Senza memoria non c’è futuro 2

24 gennaio 2011 di

 

21 gennaio 1921 – 21 gennaio 2011

Riflessioni sul Comunismo

1) Attualità e necessarietà del comunismo

Perché dopo novant’anni e nonostante l’apparente sconfitta, continuiamo in tanti a parlare di comunismo? Semplice! Perché il comunismo rappresenta il futuro dell’umanità.

Il capitalismo per sua natura è predatorio, persegue il successo di pochi a scapito dei molti.

Il capitalismo non ha interesse al benessere della collettività : ed è stato questo – a ben vedere –  un vantaggio di non poco conto per gli USA durante la guerra fredda.

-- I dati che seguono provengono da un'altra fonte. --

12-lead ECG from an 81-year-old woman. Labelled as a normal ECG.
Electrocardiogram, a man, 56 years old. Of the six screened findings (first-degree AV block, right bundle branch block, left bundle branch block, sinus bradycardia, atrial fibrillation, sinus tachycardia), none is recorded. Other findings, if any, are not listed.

Mentre l’URSS al suo interno creava benessere collettivo e  nelle relazioni internazionali sosteneva movimenti di liberazione e partiti fratelli, al contrario gli USA non si sono mai posti il problema di creare una società equa all’interno, e all’esterno si arricchivano sempre più attraverso una politica predatoria.

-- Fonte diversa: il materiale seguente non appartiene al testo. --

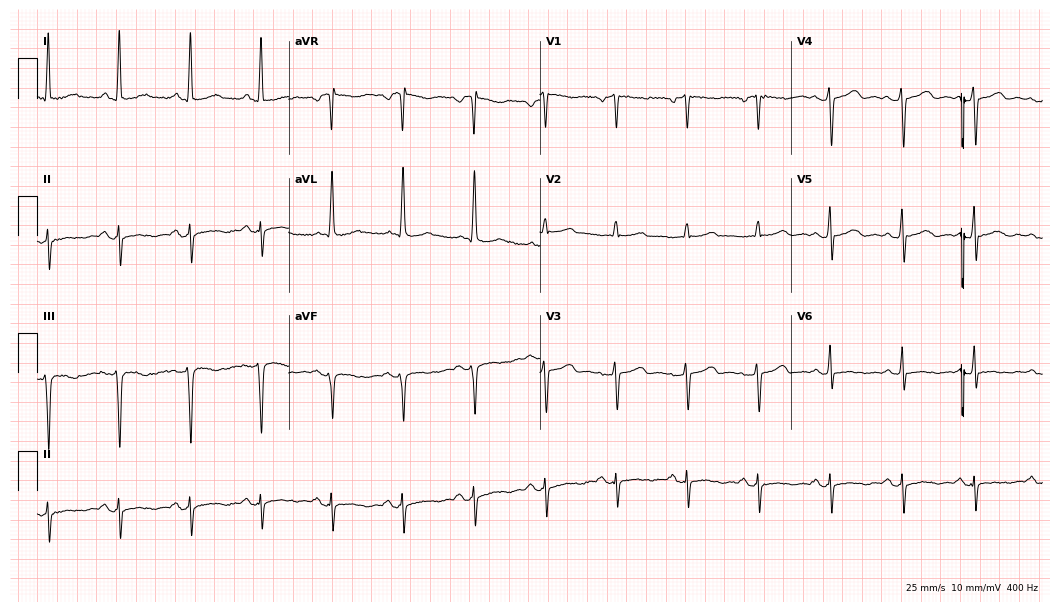
12-lead ECG from a 50-year-old female. No first-degree AV block, right bundle branch block (RBBB), left bundle branch block (LBBB), sinus bradycardia, atrial fibrillation (AF) or sinus tachycardia recorded for this tracing. Findings outside these six are not listed.

Il capitalismo considera una rilevante parte della popolazione mondiale, quella che non produce e non consuma, come una eccedenza da abbandonare al proprio destino di fame, malattia, morte.  Le grandi calamità, le guerre, le epidemie, le carestie sono eventi funzionali al sistema e per questo mai veramente contrastati.

E anche la popolazione produttiva ha valore solo se e in quanto utile al mercato.

In questo quadro, necessariamente, l’umanità è destinata a sopravvivere in un sistema di competizione senza regole e perciò sempre più violento e aggressivo, in cui il più forte schiaccia i deboli. L’unico principio è il massimo profitto anche a scapito della vita e della dignità.

Questo stesso principio governa anche le relazioni internazionali. Nel capitalismo le relazioni tra paesi ricchi e paesi poveri – un tempo cinicamente definiti in via di sviluppo e in realtà destinati al sottosviluppo perpetuo per assicurare il benessere altrui – assumono la forma del colonialismo e dell’imperialismo.

Se questa è la natura del capitalismo, noi, quando da più parti gridano : “il comunismo è morto!”, abbiamo facile gioco a replicare : “il capitalismo è mortale!”. Ed è questo il senso del famoso “socialismo o muerte” dei rivoluzionari cubani.

Noi siamo consapevoli, invece, che in un mondo sempre più piccolo, con risorse limitate e già fortemente depauperate,  sette miliardi di persone hanno un’unica possibilità di vivere in pace e in modo civile : il comunismo.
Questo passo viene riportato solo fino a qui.